帰国後の生活──ブラジルのおおらかな風土で培われたジルバの性格
戦前にブラジルに渡った移民の多くは出稼ぎ目的で、お金を貯めることが目的だった。ジルバの場合は、戦争によって日本とブラジルの関係が危うくなったために帰国したが、実際はいつか日本に帰ることを願いながら、帰国費用を貯めることもままならず、ブラジルで生涯を終える人も多くいた。
長谷川さんの帰国の理由は家族の転勤だった。日系企業のブラジル支社で働いていたときに、日本から転勤で来た男性と知り合って結婚。

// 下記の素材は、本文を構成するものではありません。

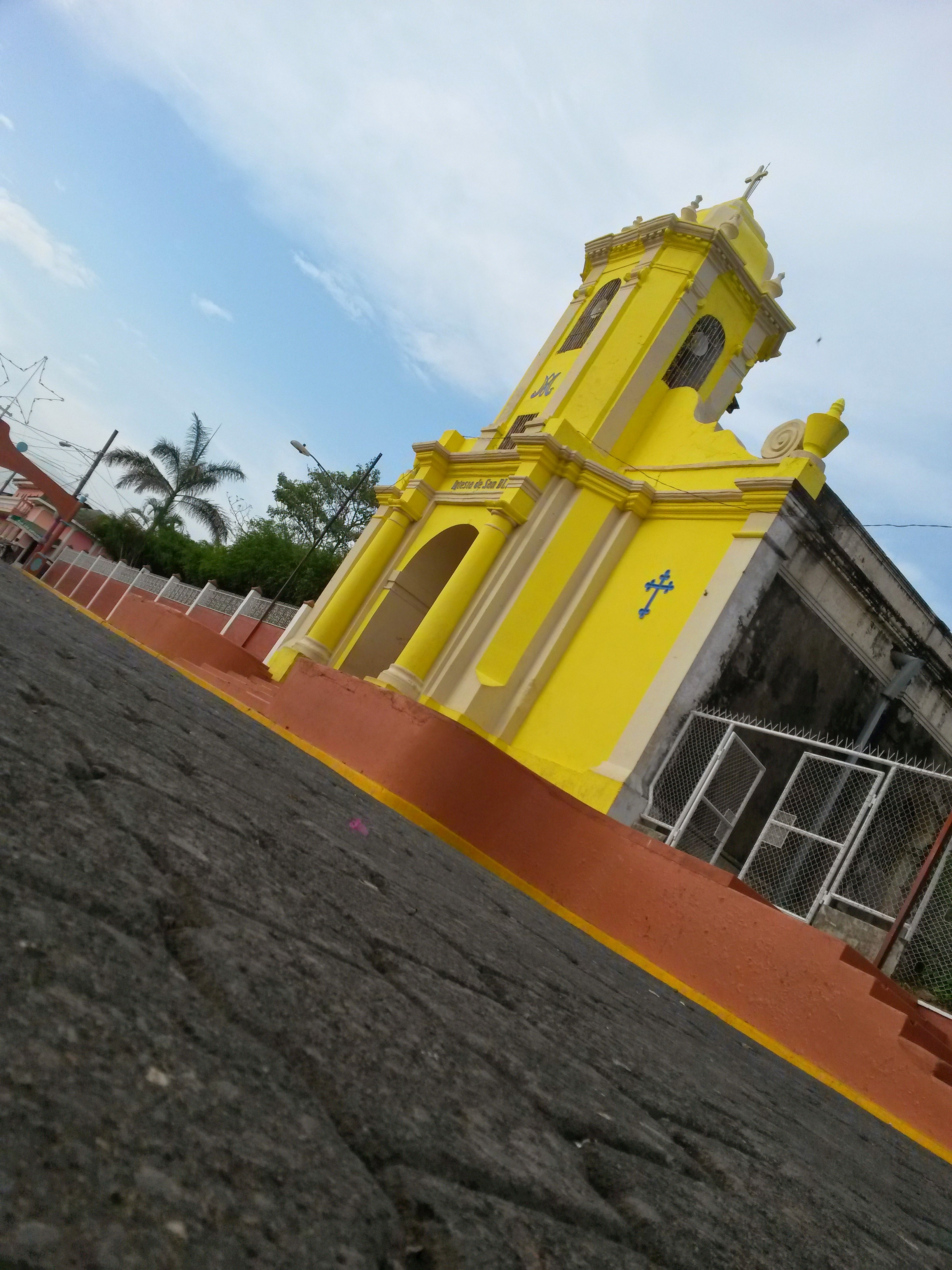 Iglesia Católica Romana San Blas
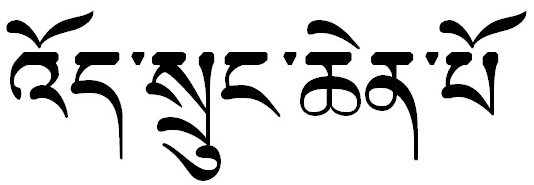 Махакашьяпа

その後、3人の子供を出産。ところが夫の転勤が決まり、帰国することになった。長谷川さんにとっては34年ぶりの日本。子供は7歳、9歳、14歳、まだまだ親の助けが必要な時期に夫は岡山へ単身赴任。慣れない故国でひとり子育てをすることになった。
長谷川さんが帰国した1990年代は“デカセギ”に来る日系ブラジル人が急増した時代だった。社会の偏見もあったせいか、「ブラジル帰りというと変な目で見られることがあって、夫の親戚からいい顔をされなかったり、パートで何かちょっと間違えたりすると、『あの人ブラジル帰りだから』と言われることもありました」。
また、「日本の学校は図工やら体育やらがあって、鉛筆に名前を書いたり、体操服を用意したり、親が面倒見ないといけないことが多くて大変でした」と、ブラジルの教育との違いに戸惑うことも多かったそうだ。帰国者がこのように心ないことを言われたり、日本のシステムに慣れず困ることも多かった。ジルバにはマスターの幸吉や店の女性たちの助けもあっただろうが、外国育ちのジルバが日本の生活になじみ、店を作り上げて経営するには、並々ならぬ苦労があっただろう。
一方で、ジルバがブラジル帰りだからこそ、役立ったこともあったはずだ。
「ちょっと仲よくなったら『ごはん食べにおいで~』って気軽に言ったりしていたんですよ」と長谷川さん。こういったブラジルの雰囲気は、ジルバが誰もが飢えて苦しい時代でも困った人を見捨てておけず、分け隔てなく世話を焼いていたのに通じるところがある。ジルバのお客さんや店のメンバーに慕われた太陽のような性格は、ブラジルのおおらかな風土で培われたものだとしみじみ思った。
現在──ブラジルは遠いけど近い外国
ブラジルへの最後の移民が出発した1973年から50年近く経ち、日本人移民の記憶は忘れられつつある。戦前の1世や2世のころは日本人同士で結婚していたのが、「ブラジルはポルトガルが発見して植民地にした国で、先住民の人たち以外はみんなどこかの国の子孫なんです」と長谷川さんが言うように、今の4世、5世にはいろんな国の人たちのルーツが加わっている。
現在、長谷川さんが関わっている「関西ブラジル人コミュニティ(CBK)」では、来日した日系ブラジル人の子供たちにポルトガル語や勉強を教えたり、保護者に日本語を教えたりしながら、互いのルーツを学び伝える活動をしているそうだ。
「ブラジルは世界でも日系人が多い国だから、大事にしないといけないと思います」という長谷川さんの言葉のように、ブラジルは遠いが近い外国だ。このドラマを通じてブラジル移民に興味を持ち、さらには身近にいる外国人や日系人に思いを馳せる人が少しでも増えてくれたらと思う。